N'y allez pas, c'est une merde.
Joyeuses funérailles
Frank Oz (2007)
Heureusement, nous avons un ordinateur et un canapé, ce qui nous remonte le moral avec une petite perle très british,
Joyeuses Funérailles de Frank Oz (
The Score, le génial
In & Out avec Kevin Kline,
Dark Crystal, etc.) dont la trame se déroule lors de l'office funèbre du père de Daniel et Robert (Matthex MacFadyen qu'on peut voir aussi dans
Orgueil et Préjugés, et Rupert Graves). Toute la famille et les amis se réunissent dans la demeure familiale où ne se déroulera que catastrophe sur catastrophe.
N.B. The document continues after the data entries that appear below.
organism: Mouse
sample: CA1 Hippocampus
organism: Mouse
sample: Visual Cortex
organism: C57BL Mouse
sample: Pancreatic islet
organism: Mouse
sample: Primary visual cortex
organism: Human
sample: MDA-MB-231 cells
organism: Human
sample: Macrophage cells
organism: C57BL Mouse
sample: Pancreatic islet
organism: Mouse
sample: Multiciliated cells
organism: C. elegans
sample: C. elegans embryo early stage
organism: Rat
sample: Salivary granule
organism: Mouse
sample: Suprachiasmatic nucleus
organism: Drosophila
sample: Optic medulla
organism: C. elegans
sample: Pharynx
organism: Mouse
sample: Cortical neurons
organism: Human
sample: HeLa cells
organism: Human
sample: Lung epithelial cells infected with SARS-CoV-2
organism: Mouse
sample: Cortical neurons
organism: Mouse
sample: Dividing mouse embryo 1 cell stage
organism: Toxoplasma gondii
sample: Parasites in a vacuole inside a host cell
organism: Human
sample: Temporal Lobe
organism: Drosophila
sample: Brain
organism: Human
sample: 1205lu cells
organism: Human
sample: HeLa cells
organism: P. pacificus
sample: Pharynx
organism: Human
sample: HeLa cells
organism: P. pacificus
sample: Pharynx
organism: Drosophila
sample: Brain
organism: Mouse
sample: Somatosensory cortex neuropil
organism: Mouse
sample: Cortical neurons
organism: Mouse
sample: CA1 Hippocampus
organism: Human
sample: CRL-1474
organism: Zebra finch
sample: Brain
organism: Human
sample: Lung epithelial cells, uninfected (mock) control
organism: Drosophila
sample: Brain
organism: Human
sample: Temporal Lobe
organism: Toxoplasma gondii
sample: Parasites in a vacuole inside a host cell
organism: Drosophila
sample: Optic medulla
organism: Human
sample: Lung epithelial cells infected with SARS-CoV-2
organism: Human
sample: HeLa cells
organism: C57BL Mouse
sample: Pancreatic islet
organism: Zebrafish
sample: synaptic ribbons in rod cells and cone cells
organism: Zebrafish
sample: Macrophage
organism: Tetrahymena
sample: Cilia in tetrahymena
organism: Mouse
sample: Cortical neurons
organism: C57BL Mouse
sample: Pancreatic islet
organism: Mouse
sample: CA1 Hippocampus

Entre Robert, le fils prodigue écrivain qui s'est exilé à New York et qui ne peut s'empêcher de se sentir bien meilleur que son frère Daniel ; la cousine Martha qui doit gérer son père psychorigide et son petit-ami qui a avalé une pilule hallucinogène par erreur, et l'amant du défunt, tout tourne autour d'un humour noir et forcément anglais. C'est une petite merveille !
Dikkenek
Olivier Van Hoofstadt (2006)
Pour finir, faisons-le avec de l'humour belge parce qu'il n'y a que ça de vrai, j'ai nommé
Dikkenek (prononcé Diquénèque) d'Olivier Van Hoofstadt qui ne raconte pas vraiment grand chose si ce n'est les tribulations de Stef et de J.-C., respectivement grande gueule à deux balles et séducteur looser. Leur quête (sans réel but) est truffée de personnages qui vont, au choix, les emmerder ou leur faire passer de bons moments. Il y a un casting de malade : Dominique Pinon (le roi des seconds rôles qu'on trouve un peu partout), Jérémie Rénier, Marion Cotillard, Florence Foresti, Mélanie Laurent, Catherine Jacob et le grand François Damiens, le roi des caméras cachées belges insupportables (il sévit notamment sur Canal +). Manquait plus que Benoit Poelvoorde mais à la limite, c'aurait été trop évident. Alors on regarde et on adore parce que nous, l'humour noir et beauf, on est fan.